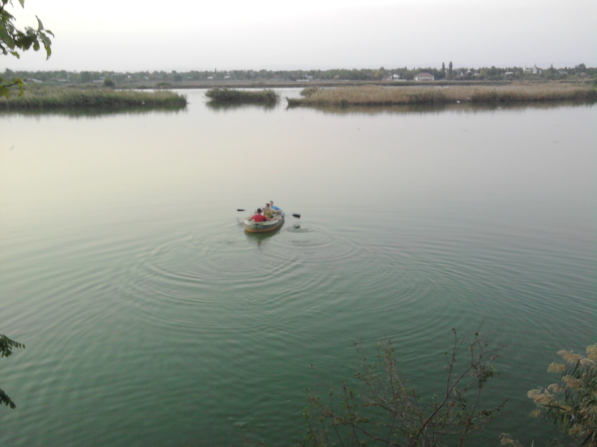 Lacul care separa cele doua sate din comuna Fulga
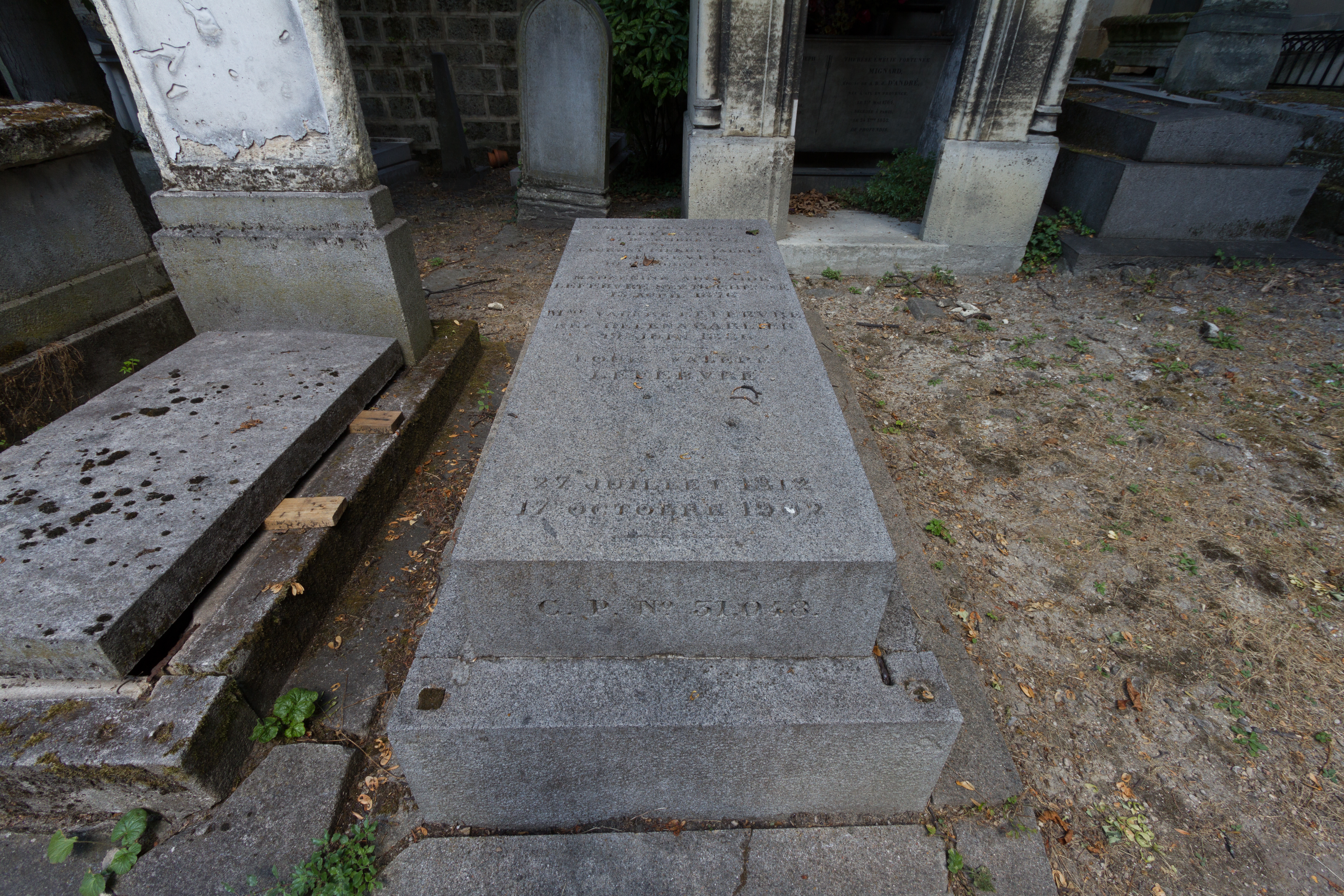 Sépulture de Louis-Valère Lefebvre (1812-1902), peintre. Son épouse et lui ont été portraituré par Henri Coroënne.
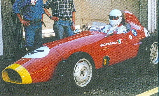 Bandini formula junior, driver Ugo Piccagli, Montecarlo
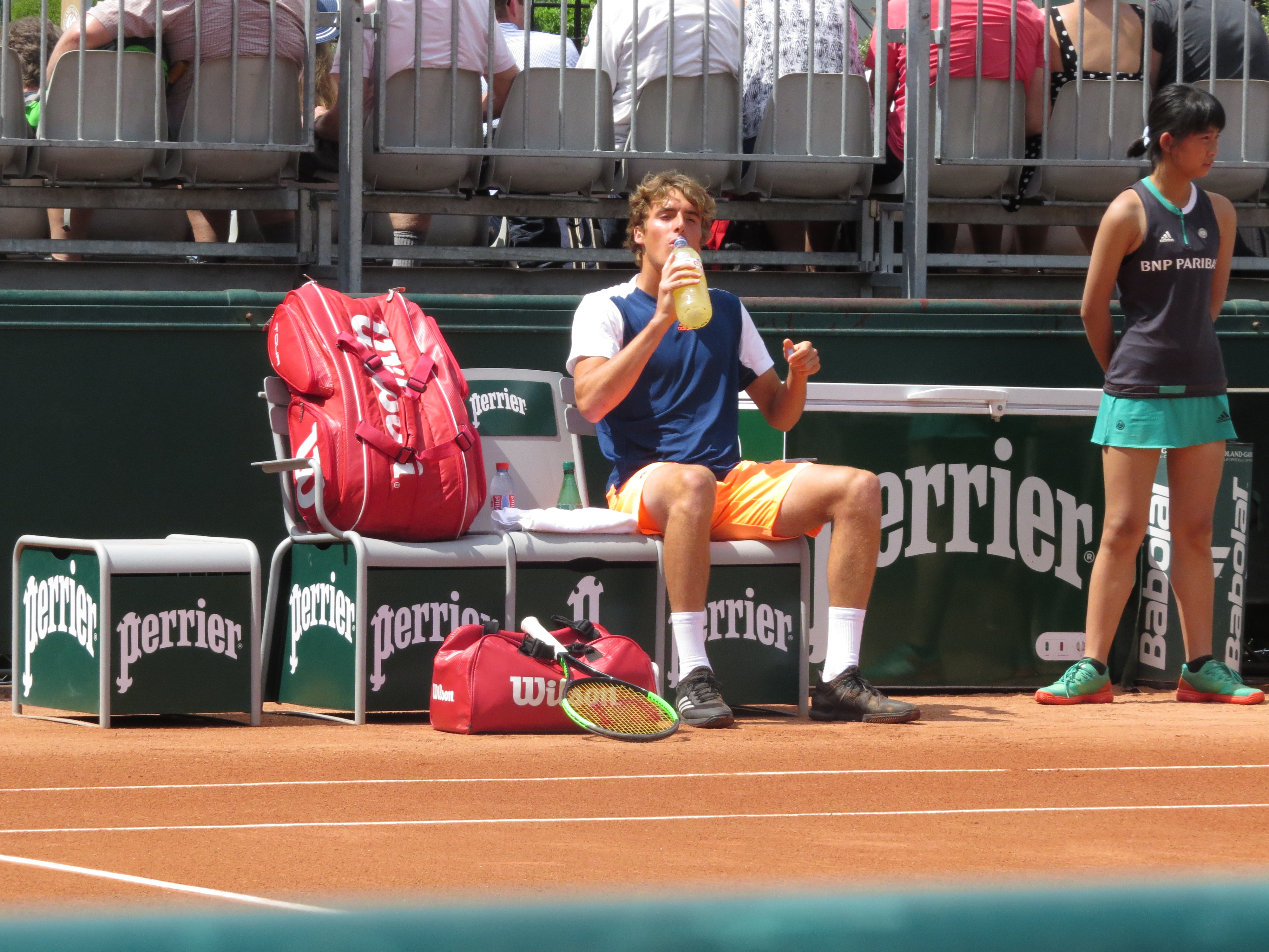 Stefanos Tsitsipas lors de son deuxième tour des qualifications face à Gleb Sakharov (court n°14)
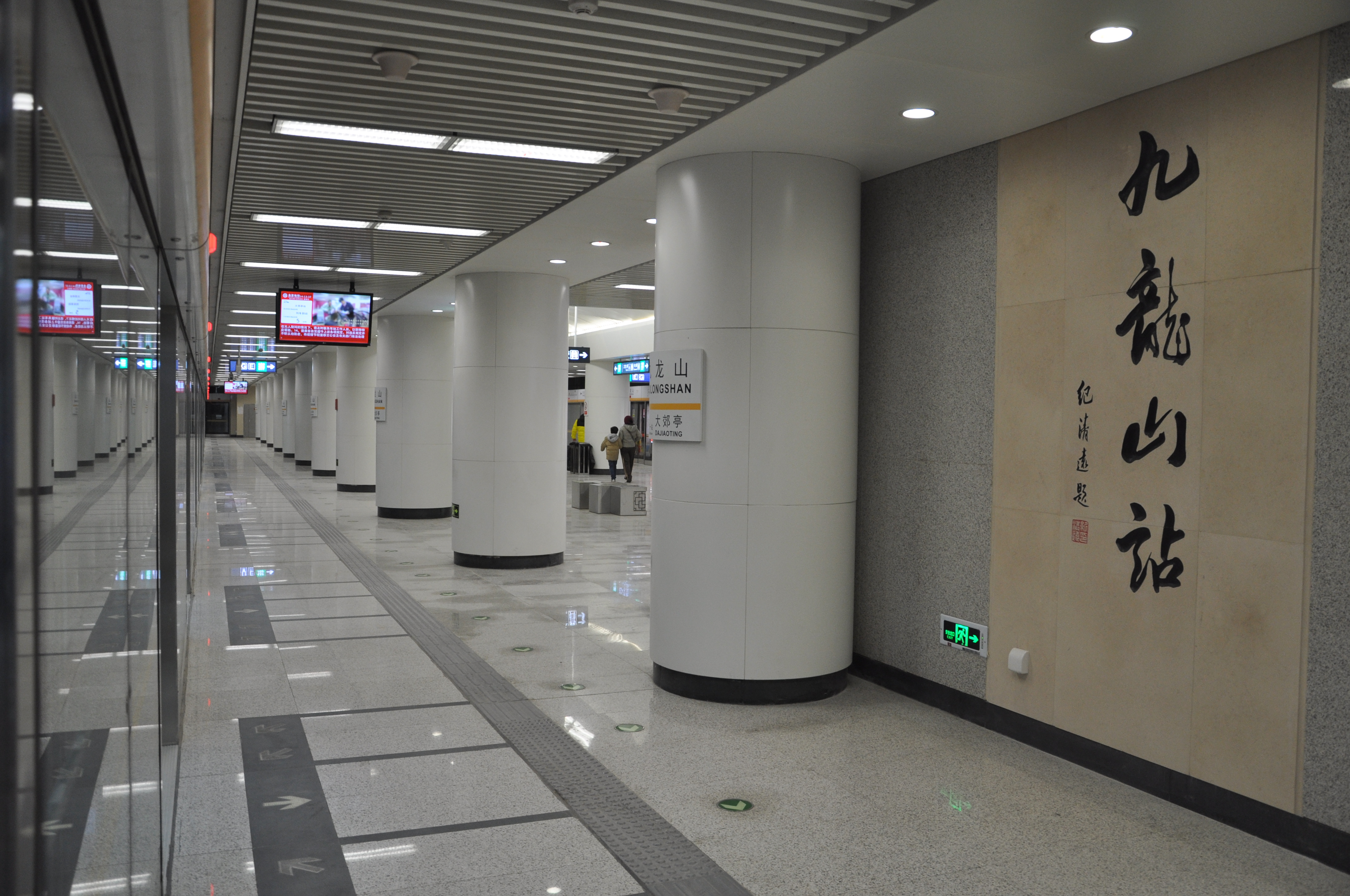 北京地铁7号线九龙山站站台。
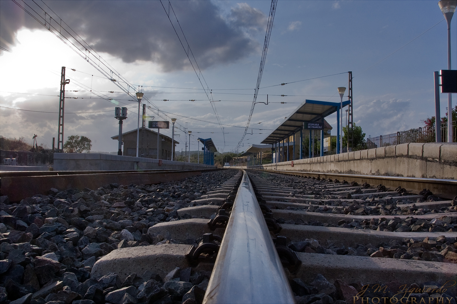 Nikon D40 + Sigma 18-200 DC OS HSM 1/200s - F/22 - 18mm - ISO400

▬▬▬

## Problem statement
Word for word, print the material above, but without its pictures.

## Answer box
 Lacul care separa cele doua sate din comuna Fulga
 Sépulture de Louis-Valère Lefebvre (1812-1902), peintre. Son épouse et lui ont été portraituré par Henri Coroënne.
 Bandini formula junior, driver Ugo Piccagli, Montecarlo
 Stefanos Tsitsipas lors de son deuxième tour des qualifications face à Gleb Sakharov (court n°14)
 北京地铁7号线九龙山站站台。
 Nikon D40 + Sigma 18-200 DC OS HSM 1/200s - F/22 - 18mm - ISO400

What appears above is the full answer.